OOM error after creating pipeline

Hi everyone, I’ve got a strange error I’m hoping to get some insight on.

My training script for text-to-image generates a sample image every 500 steps. To do this I create a StableDiffusionPipeline via from_pretrained. The image is generated fine and and once it’s done my GPU memory usage drops down to “idle” at around 13.5G. But when the next epoch begins the memory usage jumps up to 23G and the script crashes at this step:

model_pred = unet(noisy_latents, timesteps, encoder_hidden_states).sample

I delete the pipeline right after the image is generated so it’s not an issue of garbage collection, right?

del pipeline
gc.collect()
torch.cuda.empty_cache()
gc.collect()

If I disable image generation and pipeline creation everything works as expected, no OOM errors. If I disable image generation but keep the pipeline creation it crashes as described above. I think the issue here isn’t the image generation but rather the pipeline.

I was reading some posts and added this to the pipeline deletion:

pipeline.to('cpu')
del pipeline

And upon starting the next epoch I get this error:

latents = self.vae.encode(batch["pixel_values"].to(self.weight_dtype)).latent_dist.sample()

RuntimeError: Input type (torch.cuda.HalfTensor) and weight type (torch.HalfTensor) should be the same

Now why is the in-progress model also on the CPU?

You know, I was also getting this unusual error after generating images.

RuntimeError: Input type (c10::Half) and bias type (float) should be the same

What’s going on here? It looks like the pipeline is interfering with the trained model?

unet = accelerator.unwrap_model(copy.copy(unet))

Seems to solve the input type error. I’m sharing the accelerator and model objects between a super and child class so maybe somethings getting messed up? copy.deepcopy() didn’t work, only copy.copy().

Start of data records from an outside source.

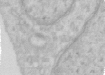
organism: Human
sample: Centriole in RPE cells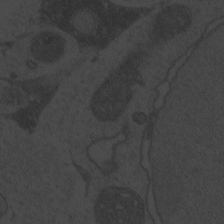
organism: Zebrafish
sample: Macrophage infected with Toxoplasma gondii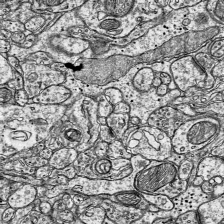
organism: Mouse
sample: Visual Cortex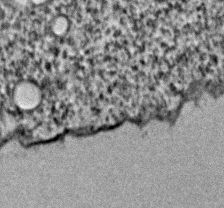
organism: C. elegans
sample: C. elegans embryo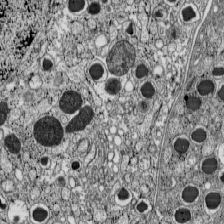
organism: C57BL Mouse
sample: Pancreatic islet

But I did find the solution to the my original problem. It appears that xformers is disabled on the unet somewhere in here:

unet = self.accelerator.unwrap_model(copy.copy(self.unet))
if self.use_ema:
    self.ema_unet.copy_to(unet.parameters())
pipeline = StableDiffusionPipeline.from_pretrained(
    self.pretrained_model_path,
    text_encoder=self.text_encoder,
    vae=self.vae,
    unet=unet,
    revision=self.revision,
    safety_checker=None,
)
pipeline.to(self.accelerator.device)
pipeline.enable_xformers_memory_efficient_attention()
pipeline.enable_attention_slicing()

And re-enabling it with unet.enable_xformers_memory_efficient_attention() seems to solve the problem.

I don’t understand the inner workings of Python to offer an explanation of this behavior. Anyone got any ideas? I’m really confused what’s going on.

My parent/child class setup isn’t very complicated. It’s a parent class that handles the common parts of training textual inversion, DreamBooth, and text to image; the child class is just the training method specific stuff and the training loop.

Hello,

If you are working on main, I believe that a consequence of this PR is that attention slicing and xformers attention are mutually exclusive. So I’d just call pipeline.enable_xformers_memory_efficient_attention and not enable attention slicing.

Thanks for the reply!

I did a quick test with the train_text_to_image.py example script and added a simple function to generate images when saving. Only having pipeline.enable_xformers_memory_efficient_attention() doesn’t fix the input type problem.

What fixes it for me is setting the unet unwrapper to unet = accelerator.unwrap_model(unet, keep_fp32_wrapper=True) and

with torch.autocast('cuda'):
    image = pipeline('output.png').images[0]

With this code I could actually have both attention slicing and xformers enabled at the same time. But it was just a quick test so don’t take my word for it.

In my project (not the example script) I need keep_fp32_wrapper=True (to fix the input type error) and ONLY pipeline.enable_xformers_memory_efficient_attention() (to fix OOM). I no longer need the copy.copy() on the unet unwrapper. I was already generating images using with torch.autocast("cuda"), torch.inference_mode():. I no longer need to re-enable xformers on the unet after inference.

My code is pretty similar to train_text_to_image.py (only real difference is the inheritance thing) so I don’t know what’s different.